With 6:19 to play in the second period, Pelkey got her second point of the game by receiving a pass from Vermont defenseman Sarah Campbell and carrying the puck into the UNH zone. She shot from the right faceoff circle and put the puck past Vaattovaara’s glove side, making the score 2-2.

Gifford said these situations can be hard to remain focused in.

“I think it’s natural to have that going in the back of your head,” Gifford said, “But at the end of the day, you know, it’s still a 2-2 game, so you can’t hang your head and sit back. You’ve got to try and get the next goal.”

Factors began favoring the Wildcats even before the second period ended, though, when emotions boiled over during a Vermont power play in front of Vaattovaara’s net. After Vermont forward Brittany Zuback was called for slashing at 17:58, a small scrap between Zuback and UNH junior defenseman Caroline Broderick broke out over whether or not the Catamounts were cheap-shotting the UNH goalie, resulting in penalties to both for hits after the whistle. Zuback’s additional slashing call ended the Catamount power play, and the scrap helped invigorate the Wildcats, who desperately needed a boost after giving up the lead.
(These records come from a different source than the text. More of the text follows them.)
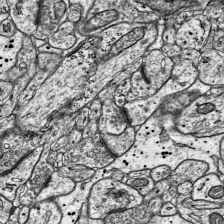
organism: Mouse
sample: Visual Cortex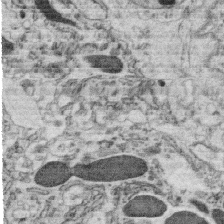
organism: C. elegans
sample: C. elegans oocyte; sperm cells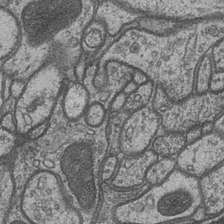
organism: Drosophila
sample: Optic medulla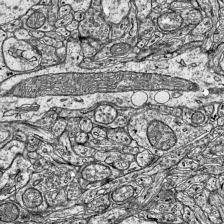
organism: Mouse
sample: Visual Cortex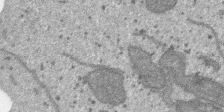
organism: Human
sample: Lung epithelial cells infected with SARS-CoV-2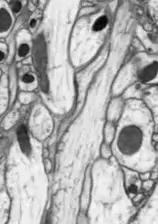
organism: Drosophila
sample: Optic lobe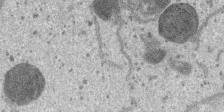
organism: Human
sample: Lung epithelial cells infected with SARS-CoV-2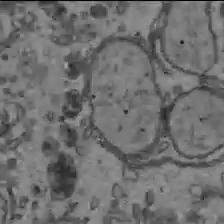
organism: C57BL Mouse
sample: Liver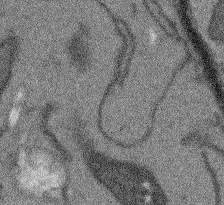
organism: Arabidopsis thaliana
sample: Root tip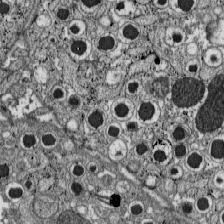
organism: C57BL Mouse
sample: Pancreatic islet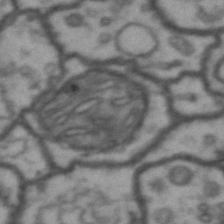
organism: Drosophila
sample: Brain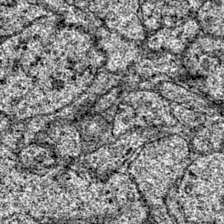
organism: Mouse
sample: Primary visual cortex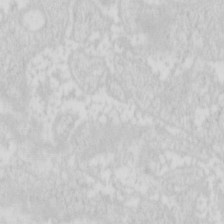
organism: Mouse
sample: Pancreas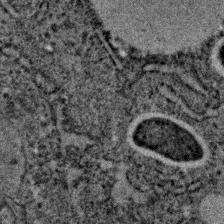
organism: C. elegans
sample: C. elegans embryo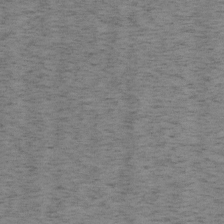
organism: Mouse
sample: OT-I killer T cells with ID8 ovarian cancer cells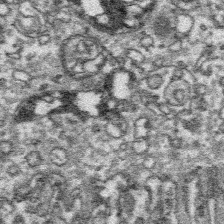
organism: Platynereis dumerilii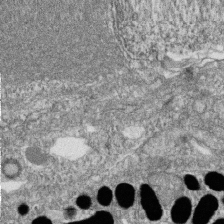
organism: Zebrafish
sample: Cilia; retinal pigment epithelium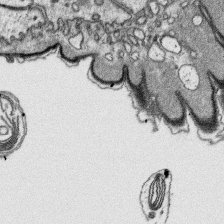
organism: Platynereis dumerilii
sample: Parapodia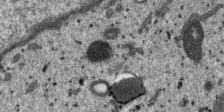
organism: Human
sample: Lung epithelial cells infected with SARS-CoV-2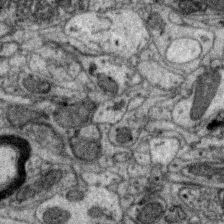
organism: Zebra finch
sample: Brain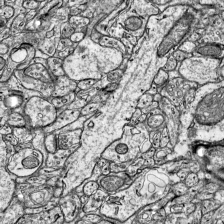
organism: Mouse
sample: Visual Cortex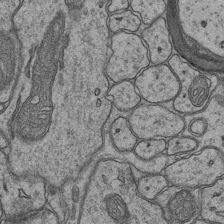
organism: Mouse
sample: CA1 Hippocampus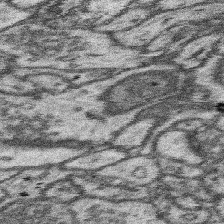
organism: Mouse
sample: Somatosensory cortex neuropil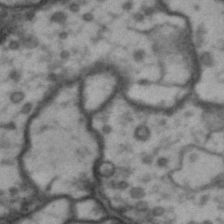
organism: Drosophila
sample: Brain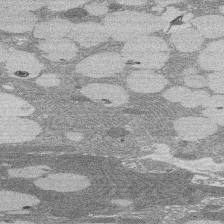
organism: Rat
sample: Salivary granule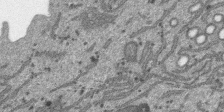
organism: Human
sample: Lung epithelial cells infected with SARS-CoV-2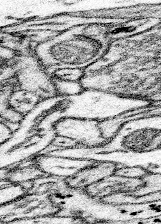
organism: Mouse
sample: Somatosensory cortex neuropil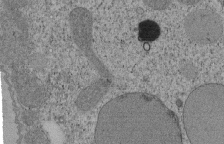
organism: Tetrahymena
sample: Cilia in tetrahymena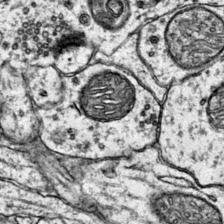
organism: Mouse
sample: Primary visual cortex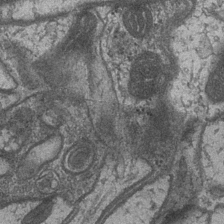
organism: Drosophila
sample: Optic medulla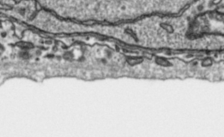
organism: Toxoplasma gondii
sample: Parasites in a vacuole inside a host cell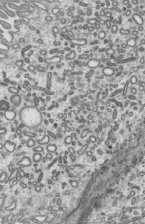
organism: Mouse
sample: Mouse epididymis efferent ductule cilia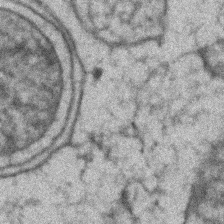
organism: Zebrafish
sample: Zebrafish embryo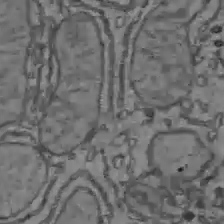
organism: C57BL Mouse
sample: Liver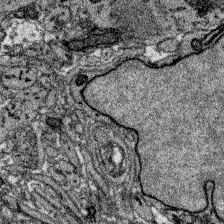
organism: Zebrafish
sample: Larval olfactory bulb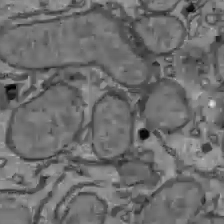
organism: C57BL Mouse
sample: Liver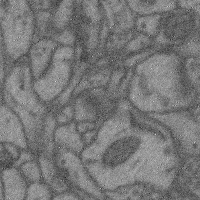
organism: Mouse
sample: Cerebral cortex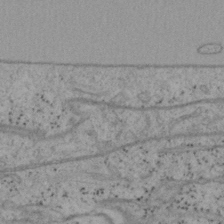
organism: Human
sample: HeLa cells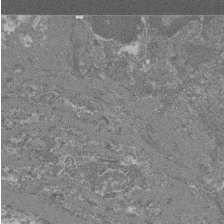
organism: Mouse
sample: Glomerulus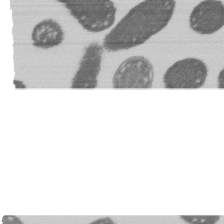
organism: E. coli
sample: Bacterial nucleoid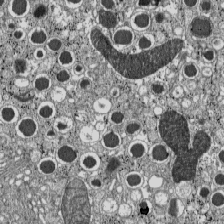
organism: C57BL Mouse
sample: Pancreatic islet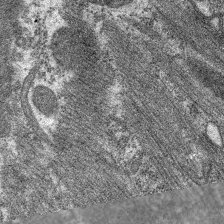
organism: C. elegans
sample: Pharynx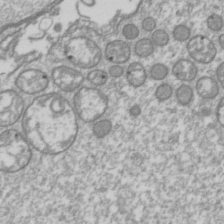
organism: Drosophila
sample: Cell division; meiosis; drosophila spermatocytes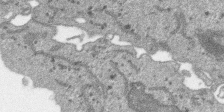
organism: Human
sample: Lung epithelial cells infected with SARS-CoV-2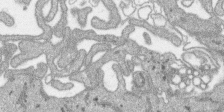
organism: Human
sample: Lung epithelial cells infected with SARS-CoV-2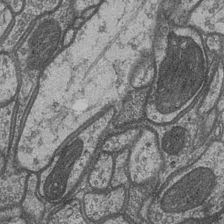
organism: Drosophila
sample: Optic medulla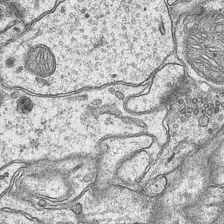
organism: Mouse
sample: CA1 Hippocampus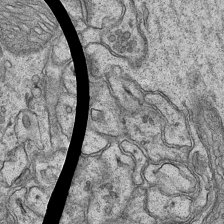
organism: Mouse
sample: CA1 Hippocampus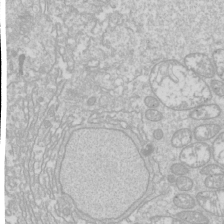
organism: Drosophila
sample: Cell division; meiosis; drosophila spermatocytes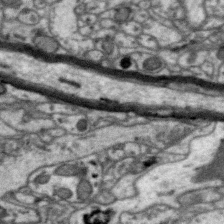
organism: Zebra finch
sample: Brain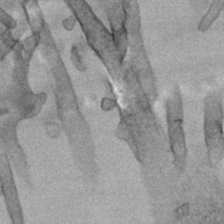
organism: Human
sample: Mitochondria in HCT116 cells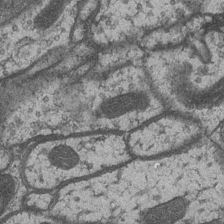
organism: Drosophila
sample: Optic medulla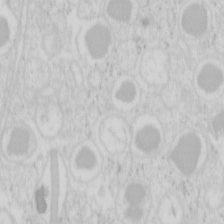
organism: Mouse
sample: Pancreas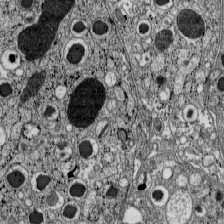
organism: C57BL Mouse
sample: Pancreatic islet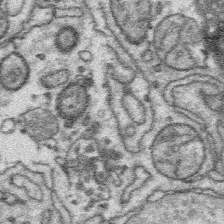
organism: Platynereis dumerilii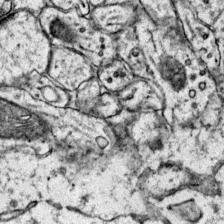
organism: Mouse
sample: Primary visual cortex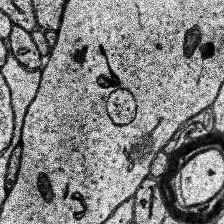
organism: Human
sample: Temporal Lobe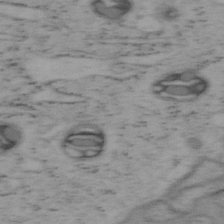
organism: Mouse
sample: OT-I killer T cells with ID8 ovarian cancer cells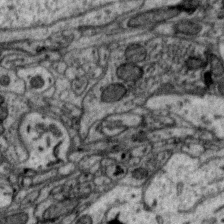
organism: Zebra finch
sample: Brain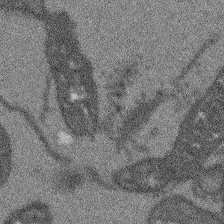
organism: Arabidopsis thaliana
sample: Root tip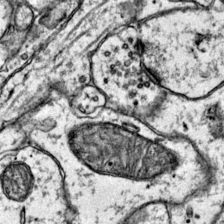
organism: Mouse
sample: Primary visual cortex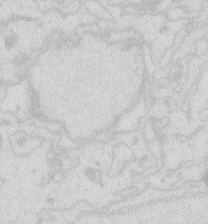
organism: Zebrafish
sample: Macrophage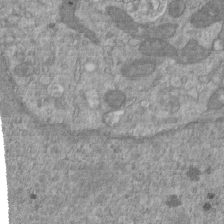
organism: Mouse
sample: ED-1 cell nuclei; centrioles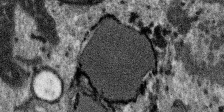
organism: Human
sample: Lung epithelial cells infected with SARS-CoV-2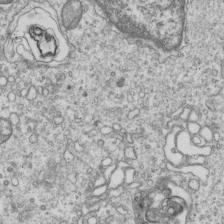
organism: Human
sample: MDA-MB-231 cells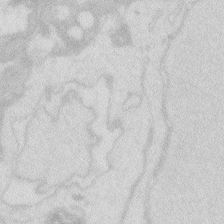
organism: Zebrafish
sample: Macrophage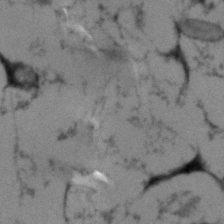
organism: Human
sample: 1205lu cells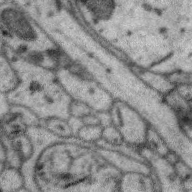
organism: Zebra finch
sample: Brain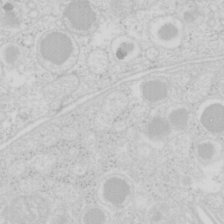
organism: Mouse
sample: Pancreas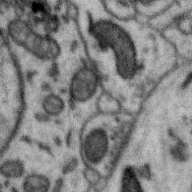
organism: Zebra finch
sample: Brain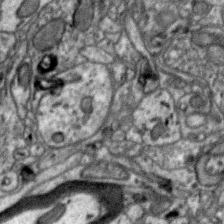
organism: Zebra finch
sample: Brain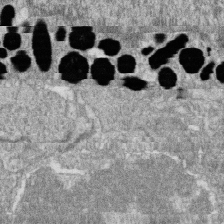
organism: Zebrafish
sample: Cilia; retinal pigment epithelium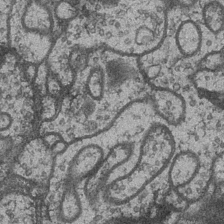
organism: Drosophila
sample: Optic medulla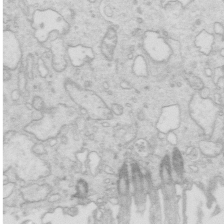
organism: Mouse
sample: Multiciliated cells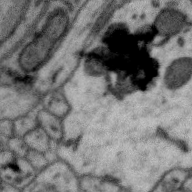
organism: Zebra finch
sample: Brain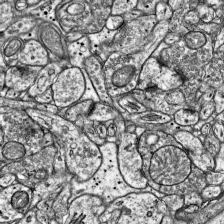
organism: Mouse
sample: Visual Cortex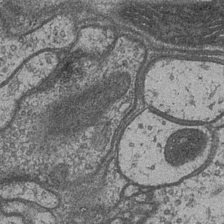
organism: Drosophila
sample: Optic medulla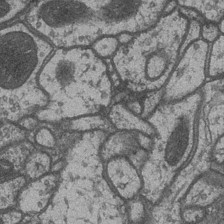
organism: Drosophila
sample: Optic medulla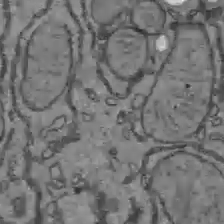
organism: C57BL Mouse
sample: Liver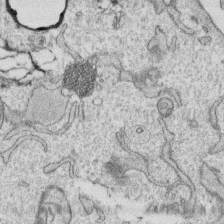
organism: Human
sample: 1205lu cells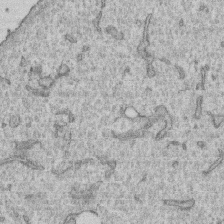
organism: Human
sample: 1205lu cells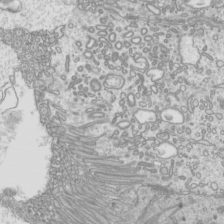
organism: Mouse
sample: Cilia; mouse epididymis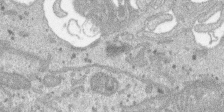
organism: Human
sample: Lung epithelial cells infected with SARS-CoV-2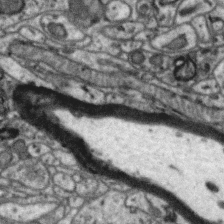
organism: Zebra finch
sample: Brain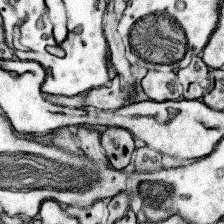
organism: Mouse
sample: Somatosensory cortex neuropil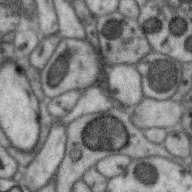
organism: Zebra finch
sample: Brain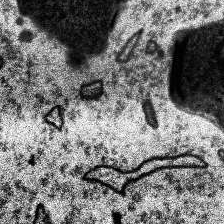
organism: Human
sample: Temporal Lobe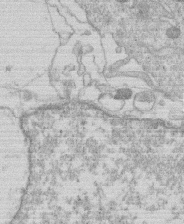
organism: Human
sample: Macrophage cells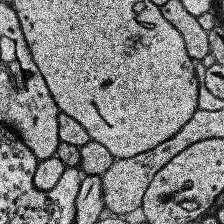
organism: Human
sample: Temporal Lobe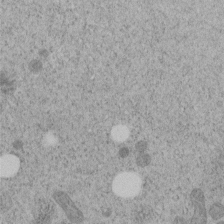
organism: C. elegans
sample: C. elegans embryo early stage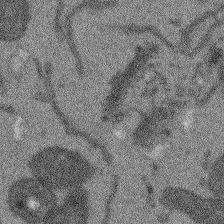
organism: Arabidopsis thaliana
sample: Root tip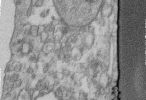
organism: Human
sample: Centriole in fibroblast cells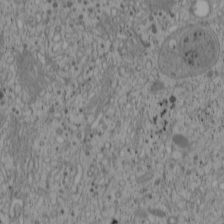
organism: African green monkey
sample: COS-7 cells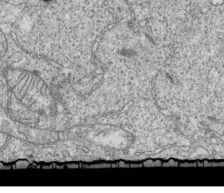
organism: Human
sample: HeLa cell HIV synapse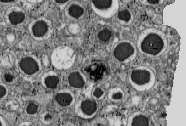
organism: C57BL Mouse
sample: Pancreatic islet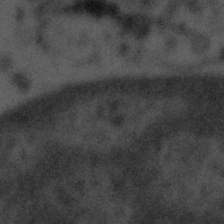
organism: Tuwongella immobilis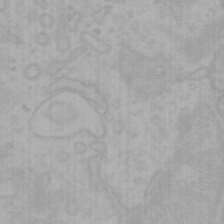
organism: Mouse
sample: Choroid plexus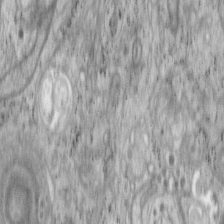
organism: Human
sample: HeLa cells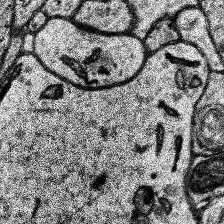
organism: Human
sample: Temporal Lobe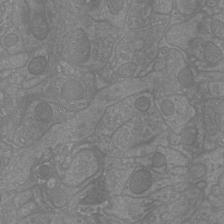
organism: Mouse
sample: Cortical neurons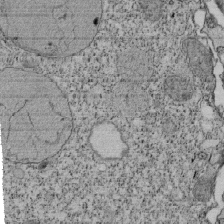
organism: Tetrahymena
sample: Cilia in tetrahymena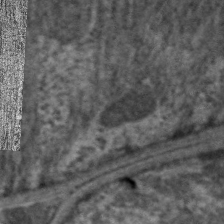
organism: C. elegans
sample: Pharynx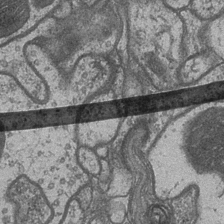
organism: Drosophila
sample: Optic medulla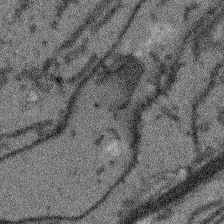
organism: Arabidopsis thaliana
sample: Root tip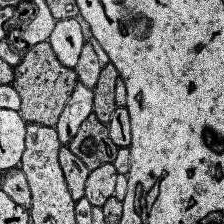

“After we did get riled up a bit, our hearts were even more in it,” Broderick said. “We just really like to protect our goalies. They are the back bone to our game out there, so if we see a cheap shot or something, there’s no question about, just step in and fight them off, just out of respect.“

Each of the three Wildcat lines played well for much of the third period. They all took several shots and were able to penetrate the Vermont zone effectively. Playing some of the best hockey of their season, it appeared the Wildcats might score again. They took 19 shots on goal in the third period.

Douville, who entered Saturday with the second best goals against average in WHEA (2.19 before Saturday, now 2.18), said that many of their shots were from the point, making it easy for her to track them. She stopped 42 shots Saturday afternoon.